This analysis resonates with Louis Kaplow's proposed standard for judging whether compensating increases in patent duration improved social welfare: "[O]ne determines whether permitting the practice would impose more cost per unit of incremental reward than would result from lengthening the patent life to provide the same reward."(41) In essence, policymakers should seek the lowest cost way of generating a particular level of profit. If raising the periodic price produces a higher social cost per dollars of profit than extending the life of the patent, then it is more efficient to extend the duration. Applying this standard to the example in which w equals 90%, we see that allowing the patentee to increase the market price from $41 to $50 (the monopoly level) produces approximately $5 of social cost for every dollar of profit generated for the patentee.(42) But, in sharp contrast, "lengthening the patent life to provide the same reward" produces only 35 cents of social cost for every dollar of patentee profit generated.(43) Thus, Kaplow's standard correctly captures the enhanced efficiency of a probabilistic patent regime in which the patent duration is lengthened to keep the patentee's expected profits constant.(44)

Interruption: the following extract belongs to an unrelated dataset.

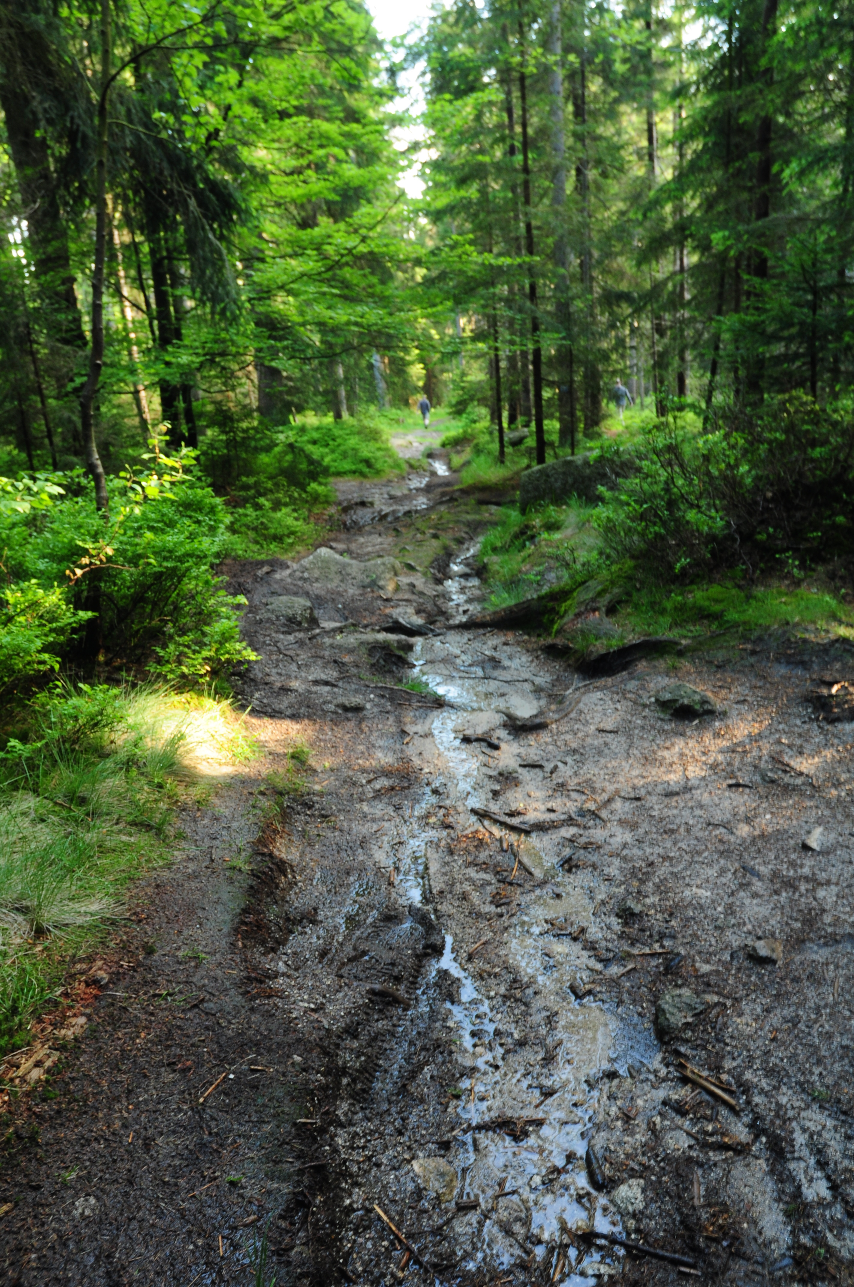 Naturwaldreservat Fichtelseemoor (NSG 00155.01), nach stundenlangem Regen läuft das Wasser über alle Wege, Fichtelgebirge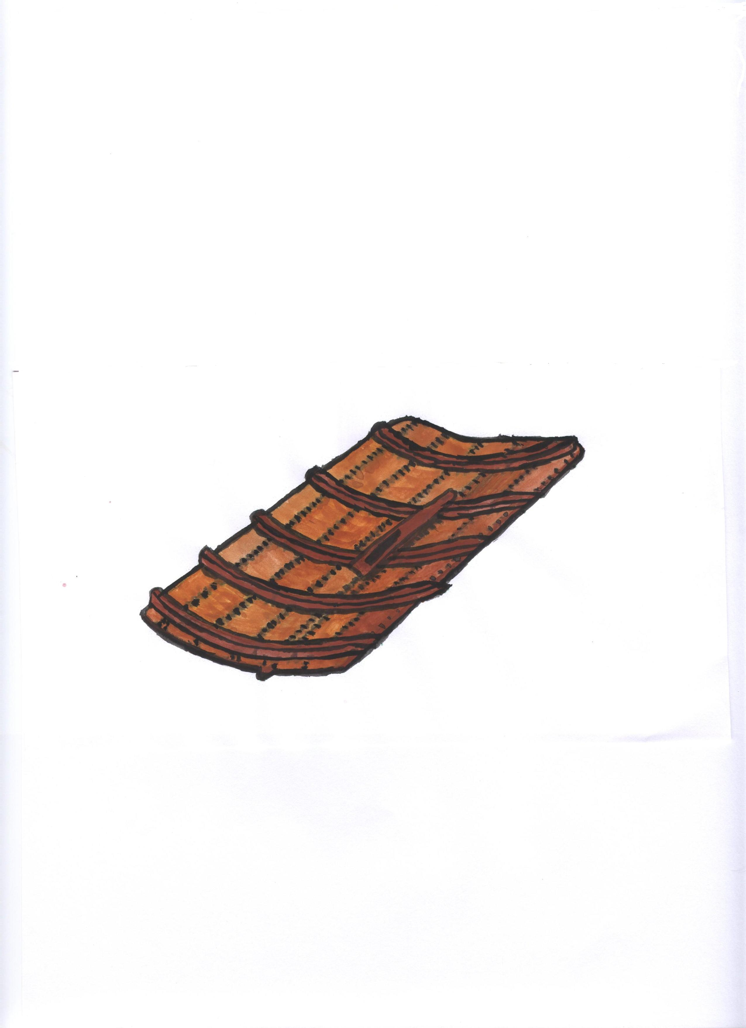 Coque cousue d'un bateau étrusque du VIé siècle avJ.-C.

This simple example shows that consumers and the patentee might want to enter into a Coasean bargain to alter the idealized regime. In this bargain, the consumers would extend the patent duration in exchange for the patentee reducing its price below the monopoly level.(45) A reduction in price enhances periodic consumer welfare so much more than it reduces patentee profits, that increasing the patent length can compensate the patentee for reduced interim pricing and still leave extra surplus for consumers. This result holds not just for linear demand, but for any demand curve that is not overly convex -- including all concave and constant elasticity curves. For such demand curves, the social cost per dollar of patentee profit generated decreases as the price is constrained further below the monopoly level.(46)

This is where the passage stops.